That night I got a glimpse of the secular Iran Sohrab was talking
about. I ate dinner at the Armenian Club--a nondescript building with a
yellow awning and garish lamplight tucked into a narrow side street a
few blocks from my hotel. Formally, it serves as a social center for the
county's Armenian Christian minority, but the restaurant welcomes
anyone who walks in off the street. Stepping past the wooden door was
like walking into a 1920s speakeasy. The coat rack in the hallway was
heavy with women's monteaux and headscarves--and a sign of the
liberal dress code that existed beyond the door. A man seated at a kiosk
window pointed me to the brightly lit dining room, where women wore
sleeveless tank tops and their hair fell unrestrained to their
shoulders. At a nearby table an elderly man made a request to the
waiter. A glass of ice appeared, a flask emerged from his pocket, and a
splash of whiskey doused the cubes.
All through the meal I was eyed by a couple from across the room,
eating with a larger group--family, no doubt. When they got up to leave
the woman--Ehsan--came over to my table. Then came the questions: Is
this your first trip to Iran? What do you think of Iranians? Where are
you from? We chatted, and I got around to asking her if she supported
the government. Her answer was emphatic: "Oh, no!" I asked
Baraz, who turned out to be her brother, what he thought of Ahmadinejad.
No, he didn't like him. I asked why. They both fell silent. The
social code of the Islamic regime had been checked at the door, but
fear, its main instrument of control, still seeped through.
KASHAN/ABYANEH--ABYANEH IS WHERE SOME TEHRANIS ESCAPE the
congestion and political tension of the city. This tiny village nestled
in the mountains a little over an hour from Kashan is crisscrossed with
narrow lanes lined with rough, brick-colored houses that are almost
indistinguishable from the surrounding cliffs. From a distance it
resembles a phalanx of chess pieces growing out of the rock.

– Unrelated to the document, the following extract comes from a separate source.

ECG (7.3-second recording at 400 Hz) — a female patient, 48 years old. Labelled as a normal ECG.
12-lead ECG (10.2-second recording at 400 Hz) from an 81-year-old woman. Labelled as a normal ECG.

Walking beside the stream that cuts through the village I met
Mohammed and his sister, Nassim. They were both university students in
Tehran who had come to the family's ancestral village for the
funeral of their grandmother. They invited me into the family house and
onto the rooftop terrace that offered a panoramic view of the adjoining
valley and ruins of the ancient fort that once guarded the entrance to
the mountains. Despite the distractions, the conversation quickly turned
to politics.
"We should have the right to develop nuclear energy,"
Mohammed said.
"And missiles?" I prodded.
"No! No weapons!" he said. "Iran should reach out to
other countries, make friends ..."
I asked him what he thought of President Ahmadinejad and he
translated the question to his sister, who pulled back as though she had
caught a foul smell. "He talks too big," Nassim said, through
her brother. "All this is to impress the world, when he should do
more for the people." Then she added, in a few words of English:
"Make war. Like Bush. Talk big. Just make war."

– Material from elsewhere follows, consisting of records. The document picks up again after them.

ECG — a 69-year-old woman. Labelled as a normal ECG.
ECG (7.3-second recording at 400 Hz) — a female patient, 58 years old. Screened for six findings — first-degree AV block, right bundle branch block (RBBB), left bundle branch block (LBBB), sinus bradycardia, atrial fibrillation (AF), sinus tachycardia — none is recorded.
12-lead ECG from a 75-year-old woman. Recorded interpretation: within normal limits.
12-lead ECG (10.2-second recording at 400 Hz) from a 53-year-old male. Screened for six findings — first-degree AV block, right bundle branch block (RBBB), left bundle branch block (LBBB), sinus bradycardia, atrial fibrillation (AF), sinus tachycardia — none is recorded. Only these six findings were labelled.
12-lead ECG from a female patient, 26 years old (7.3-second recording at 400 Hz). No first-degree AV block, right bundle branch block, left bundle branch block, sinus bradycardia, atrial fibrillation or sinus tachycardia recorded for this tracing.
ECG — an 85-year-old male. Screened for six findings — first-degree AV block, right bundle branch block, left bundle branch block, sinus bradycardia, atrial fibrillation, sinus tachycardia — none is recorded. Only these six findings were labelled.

Later that night I sat out on a takht in the courtyard of the front
entrance outside Abyaneh's only hotel, nursing a pot of mint tea
under a dome of stars as brilliant as the ceiling of the dome of
Esfahan's Imam Mosque. Weekenders filled all the other takhts,
sipping coffee and puffing on ghalyoons. I caught the attention of two
young couples a couple of takhts away, and soon came the customary
icebreaker: "Where are you from?"
Shahpur worked in IT for an Italian company in Tehran, Neda as an
accountant for the National Iranian Oil Company. Afshin had just
returned from Brussels, where she had spent two years studying
languages. Naveed was an account supervisor for Bank Melli, one of
Iran's largest banks. For many young Iranians, talking to an
American means talking about movies, and Iranians love movies. Shahpur
was a fan of Robert Altman. Afshin favored Martin Scorsese, especially
Taxi Driver and Goodfellas. Neda wondered if I was familiar with Iranian
directors Majid Majidi and Mohsen Makhmalbaf. That I was not only
familiar with them but had seen some of their films surprised her more
than the fact that she would be talking cinema with a visiting American
sitting on a takht under the stars in Abyaneh. But movie talk soon
dissolved into other questions: What did I think of Iran? Iranians? The
green movement?
"Ahmadinejad has become the public face of this country,"
Naveed said. "But he doesn't really represent the
people."
"He's an idiot, but a dangerous idiot," Shahpur
added. "He can connect with the common people, the people in the
countryside, especially if they have no education, so the leaders who
are so out of touch with the people use him for that."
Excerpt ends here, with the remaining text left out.